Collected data
*** Block opens ***
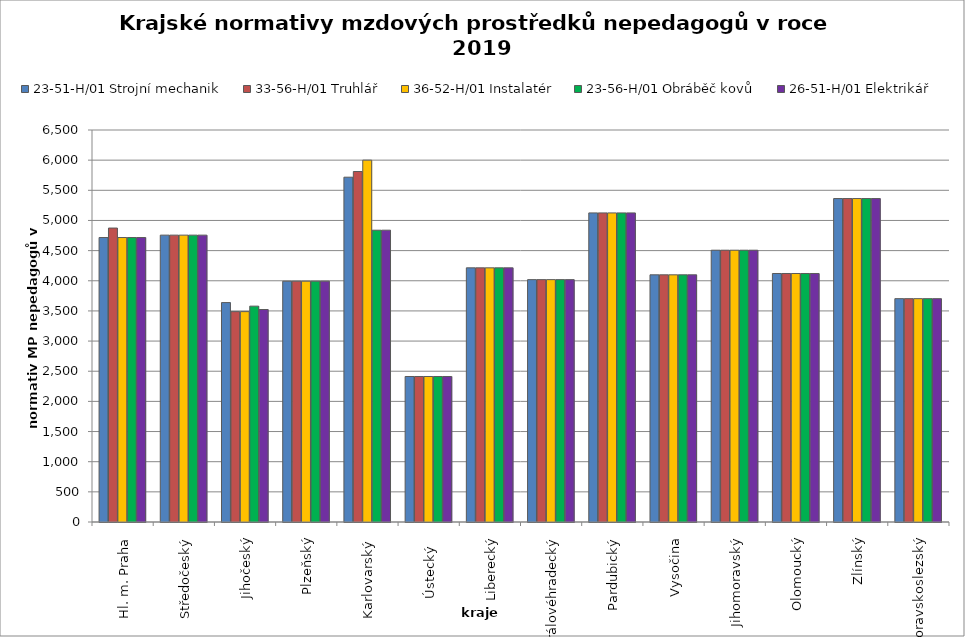
| Category | 23-51-H/01 Strojní mechanik | 33-56-H/01 Truhlář | 36-52-H/01 Instalatér | 23-56-H/01 Obráběč kovů | 26-51-H/01 Elektrikář |
|---|---|---|---|---|---|
| Hl. m. Praha | 4716.774 | 4874 | 4716.774 | 4716.774 | 4716.774 |
| Středočeský | 4756.8 | 4756.8 | 4756.8 | 4756.8 | 4756.8 |
| Jihočeský | 3638.193 | 3488.344 | 3488.344 | 3579.144 | 3523.574 |
| Plzeňský | 3992.727 | 3992.727 | 3992.727 | 3992.727 | 3992.727 |
| Karlovarský  | 5717.386 | 5811.556 | 6000 | 4838.323 | 4838.806 |
| Ústecký   | 2412.866 | 2412.866 | 2412.866 | 2412.866 | 2412.866 |
| Liberecký | 4214.357 | 4214.357 | 4214.357 | 4214.357 | 4214.357 |
| Královéhradecký | 4018.825 | 4018.825 | 4018.825 | 4018.825 | 4018.825 |
| Pardubický | 5125.091 | 5125.091 | 5125.091 | 5125.091 | 5125.091 |
| Vysočina | 4098.617 | 4098.617 | 4098.617 | 4098.617 | 4098.617 |
| Jihomoravský | 4506.792 | 4506.792 | 4506.792 | 4506.792 | 4506.792 |
| Olomoucký | 4120.751 | 4120.751 | 4120.751 | 4120.751 | 4120.751 |
| Zlínský | 5363.265 | 5363.265 | 5363.265 | 5363.265 | 5363.265 |
| Moravskoslezský | 3703.244 | 3703.244 | 3703.244 | 3703.244 | 3703.244 |
*** Block closes ***
**Directions for this task**
Reproduce exactly the section above that begins at the line containing "4838.323 | 4838.806 |" and ends at the line containing "5125.091 | 5125.091 | 5125.091 |", leaving out all other lines.

**Answer space**
| Karlovarský  | 5717.386 | 5811.556 | 6000 | 4838.323 | 4838.806 |
| Ústecký   | 2412.866 | 2412.866 | 2412.866 | 2412.866 | 2412.866 |
| Liberecký | 4214.357 | 4214.357 | 4214.357 | 4214.357 | 4214.357 |
| Královéhradecký | 4018.825 | 4018.825 | 4018.825 | 4018.825 | 4018.825 |
| Pardubický | 5125.091 | 5125.091 | 5125.091 | 5125.091 | 5125.091 |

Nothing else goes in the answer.